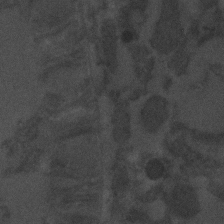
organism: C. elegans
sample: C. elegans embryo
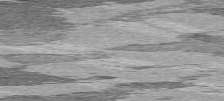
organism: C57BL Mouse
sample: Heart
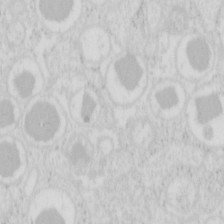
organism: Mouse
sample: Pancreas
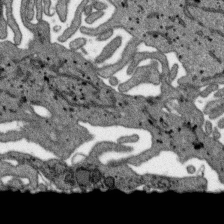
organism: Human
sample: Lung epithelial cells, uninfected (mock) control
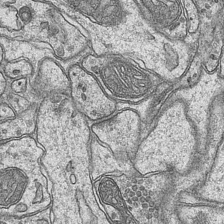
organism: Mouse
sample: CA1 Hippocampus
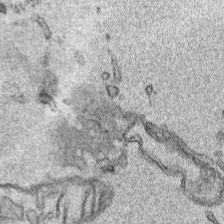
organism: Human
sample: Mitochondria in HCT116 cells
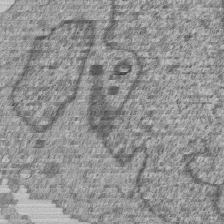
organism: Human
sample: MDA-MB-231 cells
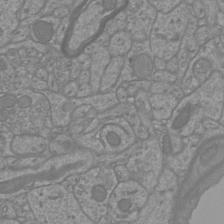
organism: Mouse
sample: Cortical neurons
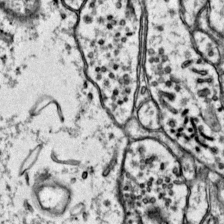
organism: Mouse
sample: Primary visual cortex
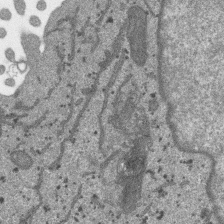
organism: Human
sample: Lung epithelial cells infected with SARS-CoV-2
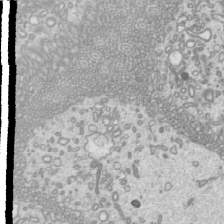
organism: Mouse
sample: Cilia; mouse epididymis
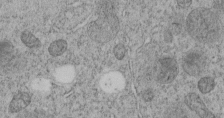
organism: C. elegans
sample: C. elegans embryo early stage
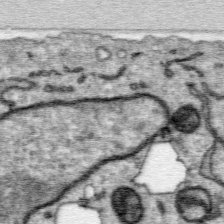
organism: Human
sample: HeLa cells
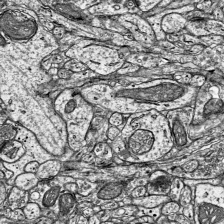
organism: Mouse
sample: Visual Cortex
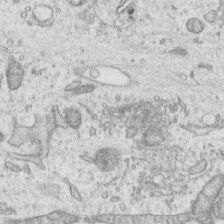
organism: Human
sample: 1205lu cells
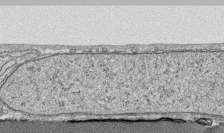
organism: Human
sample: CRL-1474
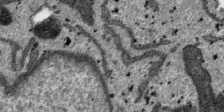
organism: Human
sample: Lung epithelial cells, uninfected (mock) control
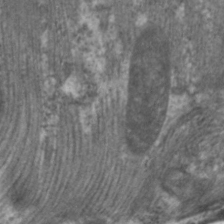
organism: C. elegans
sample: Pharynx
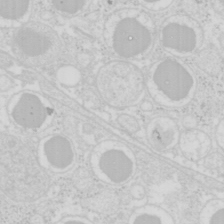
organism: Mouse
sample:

> _Problem to work on_
Repeat the full set of records exactly, and output no pictures.

> _Response to this exercise_
organism: C. elegans
sample: C. elegans embryo
organism: C57BL Mouse
sample: Heart
organism: Mouse
sample: Pancreas
organism: Human
sample: Lung epithelial cells, uninfected (mock) control
organism: Mouse
sample: CA1 Hippocampus
organism: Human
sample: Mitochondria in HCT116 cells
organism: Human
sample: MDA-MB-231 cells
organism: Mouse
sample: Cortical neurons
organism: Mouse
sample: Primary visual cortex
organism: Human
sample: Lung epithelial cells infected with SARS-CoV-2
organism: Mouse
sample: Cilia; mouse epididymis
organism: C. elegans
sample: C. elegans embryo early stage
organism: Human
sample: HeLa cells
organism: Mouse
sample: Visual Cortex
organism: Human
sample: 1205lu cells
organism: Human
sample: CRL-1474
organism: Human
sample: Lung epithelial cells, uninfected (mock) control
organism: C. elegans
sample: Pharynx
organism: Mouse
sample:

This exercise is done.